How to Work Through a Problem

Life can be unpredictable, chaotic, stressful, out of balance and just straight up crazy. It is vital to our mental health to be able to manage the stress in our lives in a healthy manner. Unfortunately, we are not born with the knowledge of balancing mental health and the inevitable stressors that life throws our way. We surely did not learn this in home economics class either. We are thrown to the wolves and some of us figure it out, while others are hiding in their bathroom with chocolate and tears.

People naturally gravitate towards a way of relief from the lemonade raining in our lives. For some, that relief is alcohol, drugs, shopping, gym, sex, and so on. Addictions come in many forms and with many masks. You may not even realize that you have your own demons because it is packaged neatly in a decorative class that says “Mommy’s Sippy Cup.” Your addictions may be something with healthy attributes, like going to the gym. Only, you work out more than you do anything else and you have developed an obsession with your workout routine, schedule, nutrition and progress to an unhealthy level. Or, maybe you don’t self-medicate but you isolate yourself from your friends, you stop doing the things you enjoyed once, and maybe you started having anxiety attacks.

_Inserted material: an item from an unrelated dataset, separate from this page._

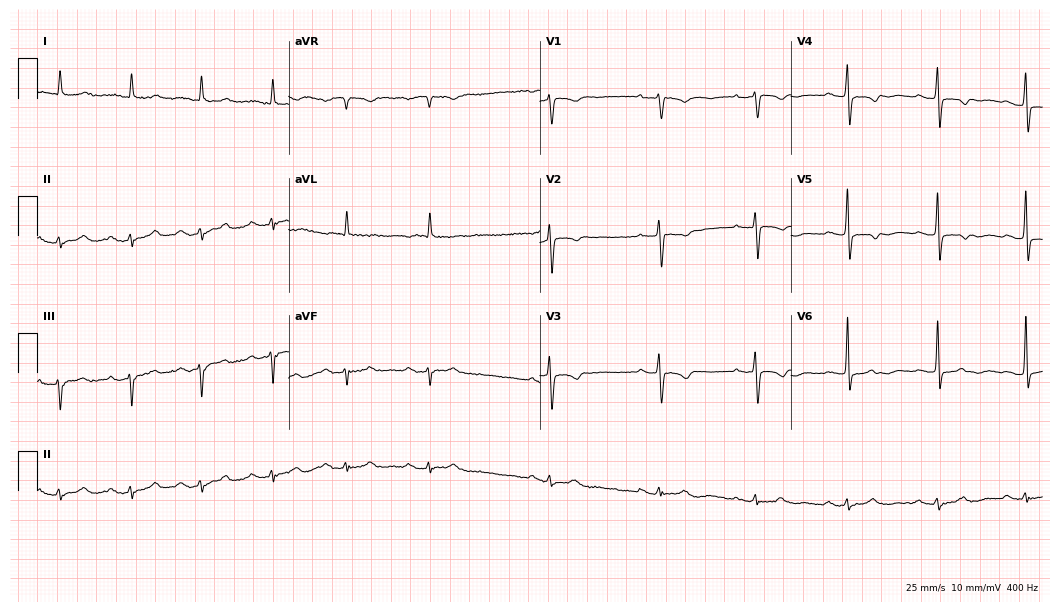
12-lead ECG (10.2-second recording at 400 Hz) from a female patient, 84 years old. Findings include first-degree AV block.

In a nutshell, stress makes us do weird things. It makes us sick, or sicker. It steals the joy out of life when it is not under control. It tears relationships apart. It throws hurdles in our way and derails our plans. It imprisons us in a haze of distractions while our problems pile up.

In my Introduction to Healthcare class, our first assignment involved the problem-solving process. I am sharing what I learned so that you can apply this five-step process to areas in your life that may benefit from finding a solution.

 

Problem:

 What is your problem? Maybe it is something huge and overwhelming or it could be something small and petty that could get swept under the rug. Regardless of the size, every issue should be dealt with because they add up and they grow. They fill up your cup and overflow. The next thing you know, you are drowning.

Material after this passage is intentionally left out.